Obama, who began planning for the raid as far back as March, said none of the Americans involved in the targeted assault was wounded.

The President gave the go-ahead for the Navy SEALs to go in on Saturday but due to bad weather, they switched to Sunday.

During his televised speech, Obama addressed those who lost loved ones during the September 11 attacks and said, “We have never forgotten your loss nor wavered in our commitment to see that we do whatever it takes to prevent another attack on our shores.”

TV reports showed a huge crowd gathered outside the White House, Ground Zero in New York and New York’s Times Square after Obama’s speech, cheering and waving American flags.
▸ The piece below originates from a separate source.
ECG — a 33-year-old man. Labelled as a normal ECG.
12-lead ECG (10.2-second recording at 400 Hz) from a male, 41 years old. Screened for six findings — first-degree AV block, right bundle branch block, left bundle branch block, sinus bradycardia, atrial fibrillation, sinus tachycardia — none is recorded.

Obama used the address to reiterate that while the United States has been hunting the Al Qaeda leader in the Arab world for the past decade, and has waged wars on Afghanistan and Iraq, America is not at war with Islam or Muslims.

He said, “We must also reaffirm that the United States is not –- and never will be -– at war with Islam. I’ve made clear, just as President Bush did shortly after 9/11, that our war is not against Islam. Bin Laden was not a Muslim leader; he was a mass murderer of Muslims.

“Indeed, al-Qaeda has slaughtered scores of Muslims in many countries, including our own. So his demise should be welcomed by all who believe in peace and human dignity.”